Solving the central problems in biomedical science - especially as they relate to personalized medicine - is not analogous to solving the problems in natural language processing. The focus on aggregating larger and more multi-modal datasets is an important one, however its relative importance to the advancement of science is far less than to the advancement of large language models. Much more important is the ability to generate new knowledge, and to apply it in a patient specific way. Because the number of causal conjectures relevant to some area of study are virtually limitless, no dataset is likely to be even close to adequate to the task of answering the associated sets of causal queries.
A brief example:
A cancer patient has just completed a clinical trial testing the efficacy of a new personalized tumor vaccine pipeline. After surgical removal and sequencing of her tumor, she is administered a personalized vaccine based on genetic features of her tumor (e.g., neoantigens) and her HLA profile. Another scientist conjectures that the time to remission after immunotherapy depends on the obvious factors (e.g., precise composition of the vaccine, the immune evasion potential of her tumor's mutations, etc.), but also on an unstudied factor: the affects of sleep quantity and quality on the availability of cancer killing T-cells in her blood.
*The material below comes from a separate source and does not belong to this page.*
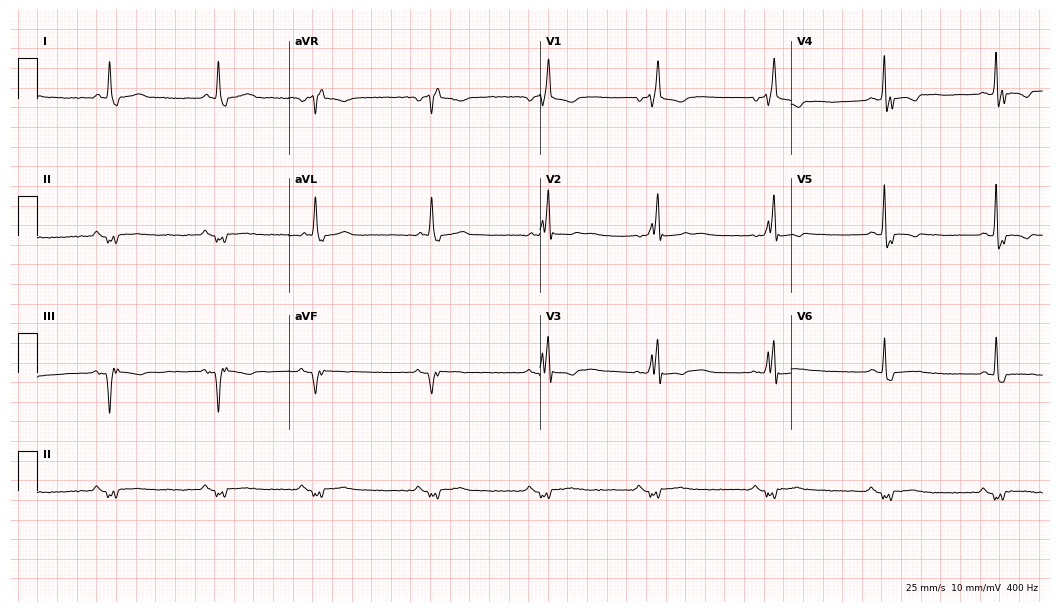
12-lead ECG (10.2-second recording at 400 Hz) from a 65-year-old man. Screened for six findings — first-degree AV block, right bundle branch block, left bundle branch block, sinus bradycardia, atrial fibrillation, sinus tachycardia — none is recorded.

Investigating causal questions relating sleep quality and tumor recurrence may be relatively straightforward with an appropriate observational study in the event the explicit causal model renders the causal effect identifiable. Alternately, the causal question may not be amenable to observation alone (defeating the backdoor criterion, frontdoor adjustment, etc.) thereby necessitating a randomized controlled trial. In either case, resolving the causal questions depends on observing changes in a dynamical biological system and interpreting those changes in the context of a model. Previously collected datasets may be useful to the task but are likely to be far from sufficient.
In order to move beyond the trope that progress in biomedical science is primarily a problem of the aggregation of large datasets, we need digital infrastructure and an institutional culture that enables a shift to Tier 2 science.